Everything comes to an end. In the NFL, it often only takes a few years (mere months in Planet Cleveland). So it's understandable to want to buck that trend and force continuity even when it's uncalled for. Loyalty is noble. But winning is divine, and this team is nowhere close to contending. It hasn't even hit rock bottom yet in terms of the bad contracts and cap situations it needs to get out from under. And the decision to punt on any attempt to gauge the interest in the best and brightest minds out there about how to get better (McDaniels, anyone?), in favor of a head coach who is 22-28 in Jacksonville and a GM who is 36-76! since coming on board strains credulity.

The franchise has one winning season since 2013, and five seasons with five or fewer wins since then. This year's 6-10 campaign is the second most fruitful since Caldwell came on board. The Jags finished with seven losses in their final nine games and should be looking to eat money to move contracts on recent free agent splurges like AJ Bouye and Nick Foles and Andrew Norwell. Their best player, Calais Campbell, will be 34 by Week 1. They need, again, a rebuilt offensive and defensive line.  

Everything about the team from a cash, salary cap, and standings standpoint makes this the perfectly natural time to change course and truly rebuild. With the draft more critical than ever, and with the Jags owning the Rams first-round pick then next two years from the Jalen Ramsey holdout/debacle/trade, they can't afford the kind of misses that have been almost annual in Jacksonville. Yet this is what they have produced from first round the last six years:

  • 2013: Luke Joeckel 2nd overall  = massive bust
  • 2014: Blake Bortles 3rd overall = massive bust
  • 2015: Dante Fowler 3rd overall = traded for a 3rd and 5th round pick
  • 2016: Jalen Ramsey 5th overall = traded for two 1st round picks
  • 2017: Leonard Fournette 4th overall = bad value
  • 2018: Tavon Bryan 29th overall = too soon to say
  • 2019: Josh Allen 7th overall = should be a pass-rushing force

The margin for error is slim, and the misses have far outweighed the hits -- especially considering how many top-10 picks they had. The splashy signings across the defense, a few years later, ring hollow with the offense never able to develop under Marrone, and now that defense needs to be rebuilt, too. Whatever window this team had -- the fortuitous stumble into the AFC Championship game in 2017 certainly was more a mirage than a sign of things to come -- is over, yet Khan opted not to let new eyes analyze this for what it is and chart a new course.

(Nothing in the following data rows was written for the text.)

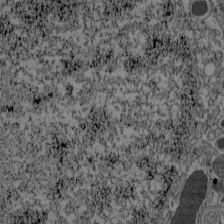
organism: C57BL Mouse
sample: Pancreatic islet
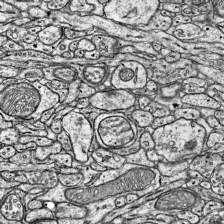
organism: Mouse
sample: Visual Cortex
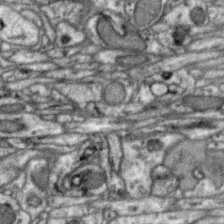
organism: Zebra finch
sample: Brain
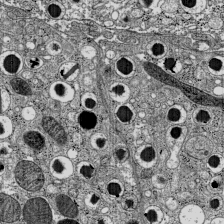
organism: C57BL Mouse
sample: Pancreatic islet
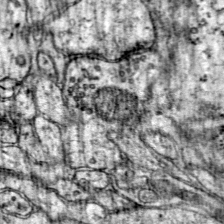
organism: Mouse
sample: Primary visual cortex
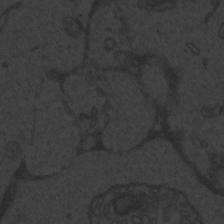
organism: Zebrafish
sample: Macrophage infected with Toxoplasma gondii
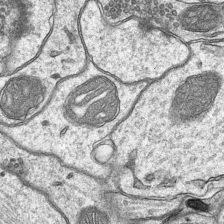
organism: Mouse
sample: CA1 Hippocampus
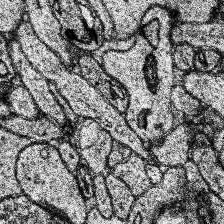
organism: Human
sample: Temporal Lobe
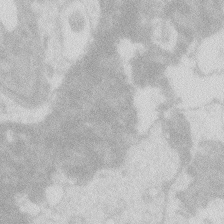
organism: Zebrafish
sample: Macrophage
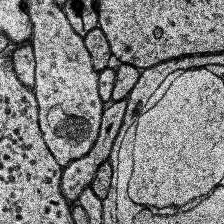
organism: Human
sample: Temporal Lobe

With this team set to begin possibly playing more games in London in years to come, perhaps its good business to keep costs down and survey the landscape for down the road. But from a football standpoint, I can't find one cogent counterargument to trying to find a new brain trust and opening up that organization to new thoughts and philosophies and personalities and ideas. It was obvious three years ago, as those interviews with Shanahan and McDaniels foretold. It's even more mandatory today.